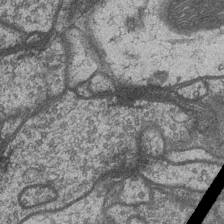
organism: Drosophila
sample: Optic medulla
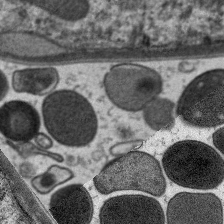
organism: C. elegans
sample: Pharynx
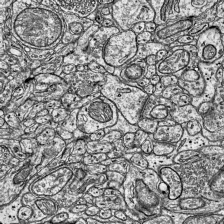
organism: Mouse
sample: Visual Cortex
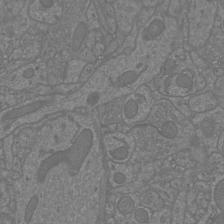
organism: Mouse
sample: Cortical neurons
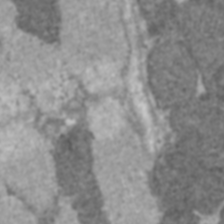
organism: C57BL Mouse
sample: Heart
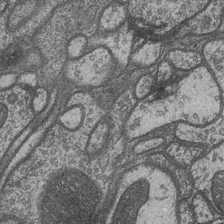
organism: Drosophila
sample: Optic medulla
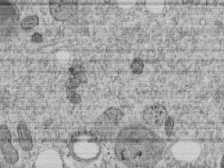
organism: C. elegans
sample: C. elegans embryo early stage
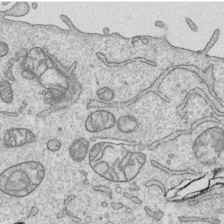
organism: Human
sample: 1205lu cells
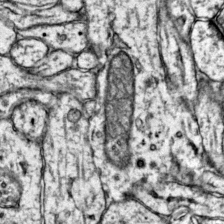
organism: Mouse
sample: Primary visual cortex
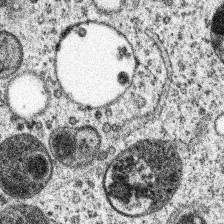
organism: Human
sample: HeLa cells
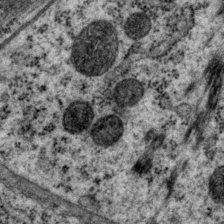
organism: P. pacificus
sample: Pharynx
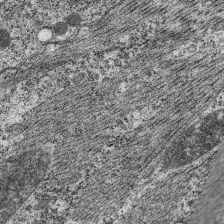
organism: C. elegans
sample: Pharynx
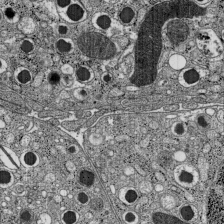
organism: C57BL Mouse
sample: Pancreatic islet
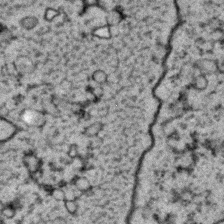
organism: C. elegans
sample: C. elegans embryo
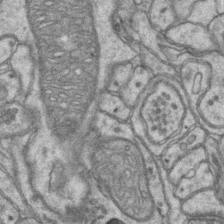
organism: Mouse
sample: CA1 Hippocampus
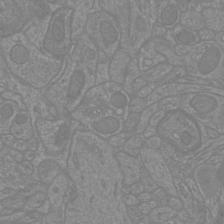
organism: Mouse
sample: Cortical neurons
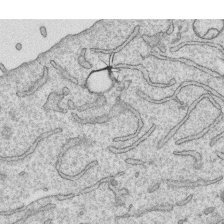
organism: Human
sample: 1205lu cells
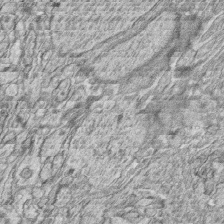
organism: Zebrafish
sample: synaptic ribbons in rod cells and cone cells
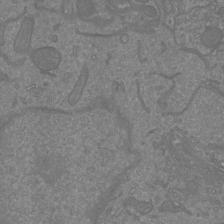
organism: Mouse
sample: Cortical neurons
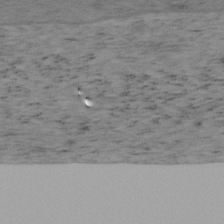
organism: Mouse
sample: OT-I killer T cells with ID8 ovarian cancer cells
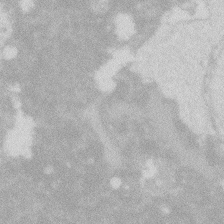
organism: Zebrafish
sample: Macrophage
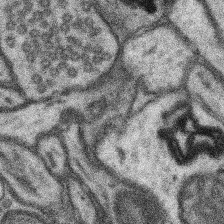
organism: Mouse
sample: Somatosensory cortex neuropil
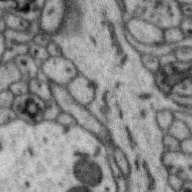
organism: Zebra finch
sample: Brain
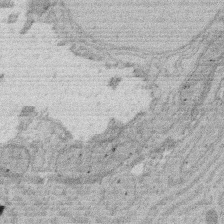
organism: Rat
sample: Salivary granule
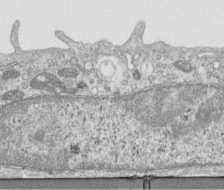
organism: Human
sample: Centriole in RPE cells
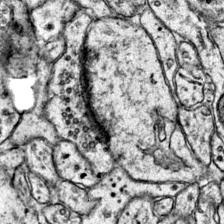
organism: Mouse
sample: Primary visual cortex
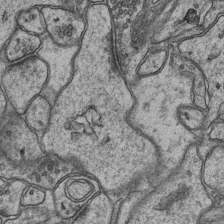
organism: Mouse
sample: CA1 Hippocampus
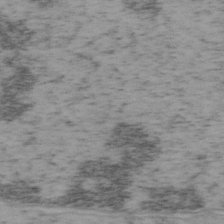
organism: Mouse
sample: OT-I killer T cells with ID8 ovarian cancer cells
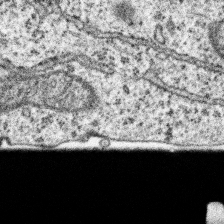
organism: Human
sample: HeLa cells
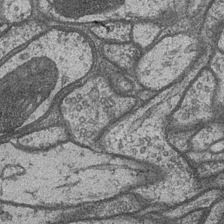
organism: Drosophila
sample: Optic medulla
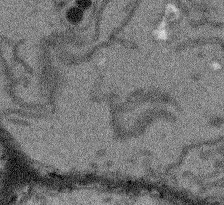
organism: Arabidopsis thaliana
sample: Root tip
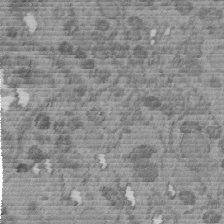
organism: C. elegans
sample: C. elegans embryo early stage
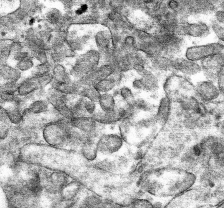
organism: Mouse
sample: Mouse hepatocytes
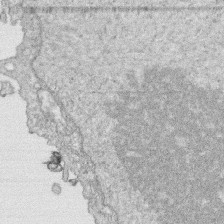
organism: Human
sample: HeLa cell HIV synapse
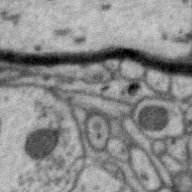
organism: Zebra finch
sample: Brain
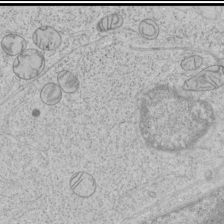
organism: Human
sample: Mitochondria in HCT116 cells
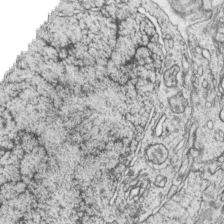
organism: Zebrafish
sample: synaptic ribbons in rod cells and cone cells
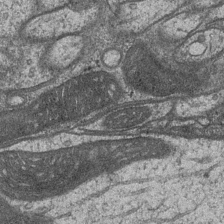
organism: Drosophila
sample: Optic medulla
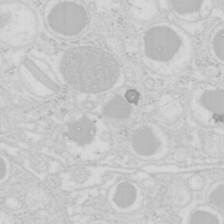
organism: Mouse
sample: Pancreas
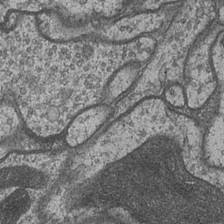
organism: Drosophila
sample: Optic medulla
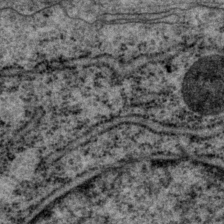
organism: P. pacificus
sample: Pharynx
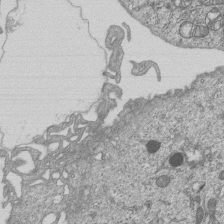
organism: Human
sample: MDA-MB-231 cells
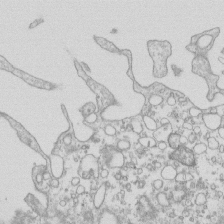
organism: Mouse
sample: Macrophages
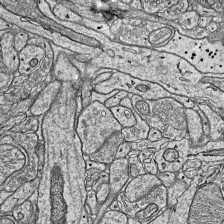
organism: Mouse
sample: Visual Cortex
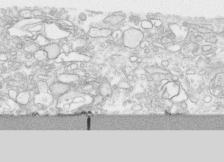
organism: Human
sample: CRL-1474
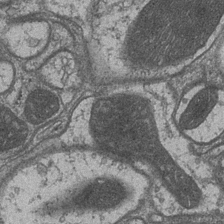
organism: Drosophila
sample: Optic medulla
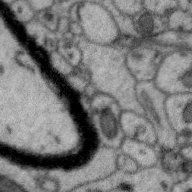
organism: Zebra finch
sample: Brain
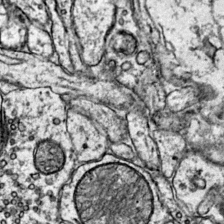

********

**TASK PROMPT:**
All entries need repeating exactly, but without the pictures.

**WRITTEN ANSWER:**
organism: Drosophila
sample: Optic medulla
organism: C. elegans
sample: Pharynx
organism: Mouse
sample: Visual Cortex
organism: Mouse
sample: Cortical neurons
organism: C57BL Mouse
sample: Heart
organism: Drosophila
sample: Optic medulla
organism: C. elegans
sample: C. elegans embryo early stage
organism: Human
sample: 1205lu cells
organism: Mouse
sample: Primary visual cortex
organism: Human
sample: HeLa cells
organism: P. pacificus
sample: Pharynx
organism: C. elegans
sample: Pharynx
organism: C57BL Mouse
sample: Pancreatic islet
organism: C. elegans
sample: C. elegans embryo
organism: Mouse
sample: CA1 Hippocampus
organism: Mouse
sample: Cortical neurons
organism: Human
sample: 1205lu cells
organism: Zebrafish
sample: synaptic ribbons in rod cells and cone cells
organism: Mouse
sample: Cortical neurons
organism: Mouse
sample: OT-I killer T cells with ID8 ovarian cancer cells
organism: Zebrafish
sample: Macrophage
organism: Mouse
sample: Somatosensory cortex neuropil
organism: Zebra finch
sample: Brain
organism: Rat
sample: Salivary granule
organism: Human
sample: Centriole in RPE cells
organism: Mouse
sample: Primary visual cortex
organism: Mouse
sample: CA1 Hippocampus
organism: Mouse
sample: OT-I killer T cells with ID8 ovarian cancer cells
organism: Human
sample: HeLa cells
organism: Drosophila
sample: Optic medulla
organism: Arabidopsis thaliana
sample: Root tip
organism: C. elegans
sample: C. elegans embryo early stage
organism: Mouse
sample: Mouse hepatocytes
organism: Human
sample: HeLa cell HIV synapse
organism: Zebra finch
sample: Brain
organism: Human
sample: Mitochondria in HCT116 cells
organism: Zebrafish
sample: synaptic ribbons in rod cells and cone cells
organism: Drosophila
sample: Optic medulla
organism: Mouse
sample: Pancreas
organism: Drosophila
sample: Optic medulla
organism: P. pacificus
sample: Pharynx
organism: Human
sample: MDA-MB-231 cells
organism: Mouse
sample: Macrophages
organism: Mouse
sample: Visual Cortex
organism: Human
sample: CRL-1474
organism: Drosophila
sample: Optic medulla
organism: Zebra finch
sample: Brain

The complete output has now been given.